Metadata-Version: 2.1
Name: wosfile
Version: 0.5
Summary: Handle Web of Science export files
Home-page: http://github.com/rafguns/wosfile
Author: Raf Guns
Author-email: raf.guns@uantwerpen.be
License: New BSD License
Description: # wosfile
        
        [![Build Status](https://travis-ci.org/rafguns/wosfile.svg?branch=master)](https://travis-ci.org/rafguns/wosfile)

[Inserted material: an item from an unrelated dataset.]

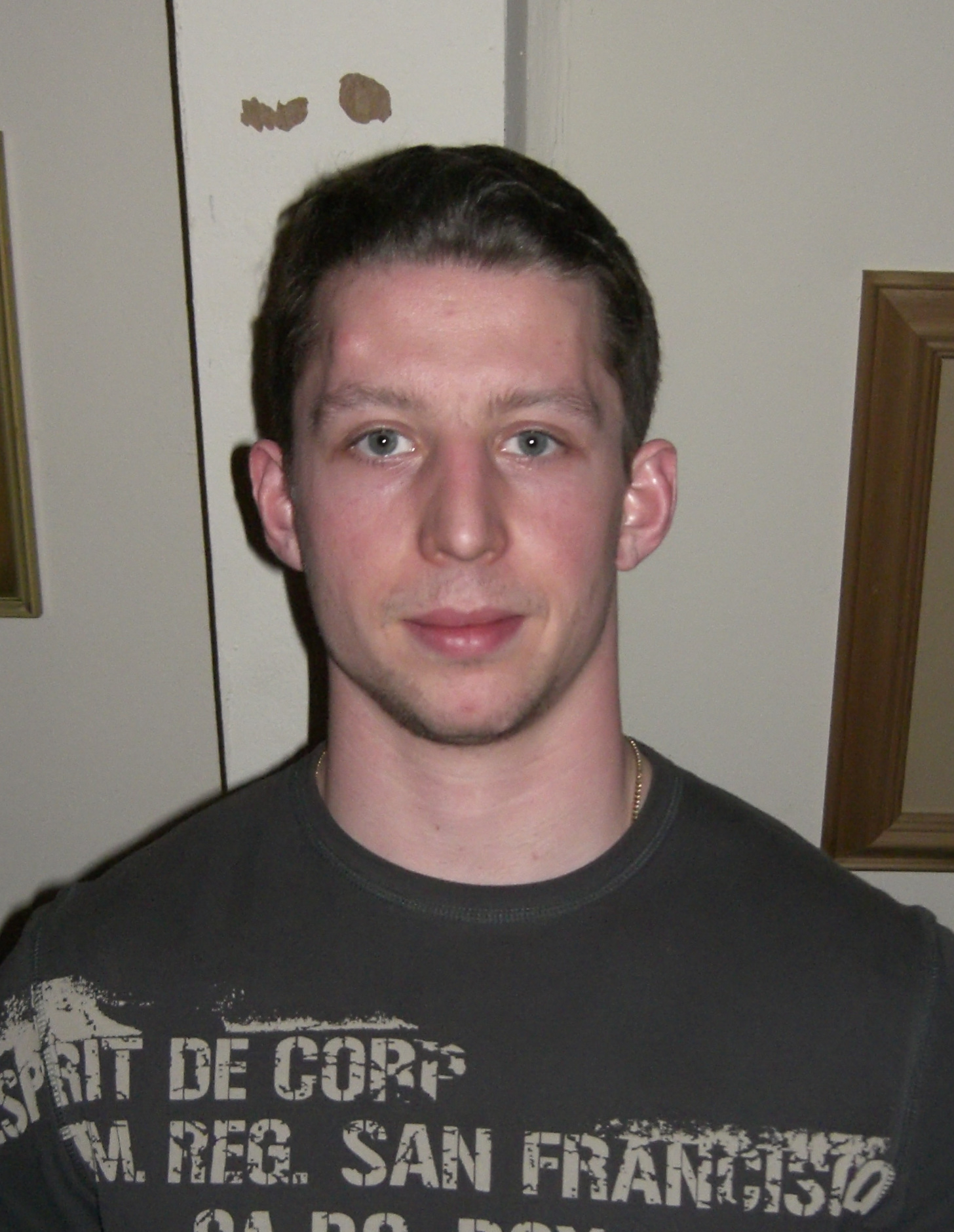 Michael Wolf, Eishockey-Spieler der Iserlohn Roosters selbst fotografiert

        [![Coverage Status](https://coveralls.io/repos/rafguns/wosfile/badge.svg?branch=master&service=github)](https://coveralls.io/github/rafguns/wosfile?branch=master)
        
        **wosfile** is a Python package designed to read and handle data exported from Clarivate Analytics [Web of Science™](https://www.webofknowledge.com). It supports both tab-delimited files and so-called ‘plain text’ files.
        
        The point of wosfile is to read export files from WoS and give you a simple data structure—essentially a dict—that can be further analyzed with tools available in standard Python or with third-party packages. If you're looking for a ‘one-size-fits-all’ solution, this is probably not it.
        
        Pros:
        * It has no requirements beyond Python 3.6+ and the standard library.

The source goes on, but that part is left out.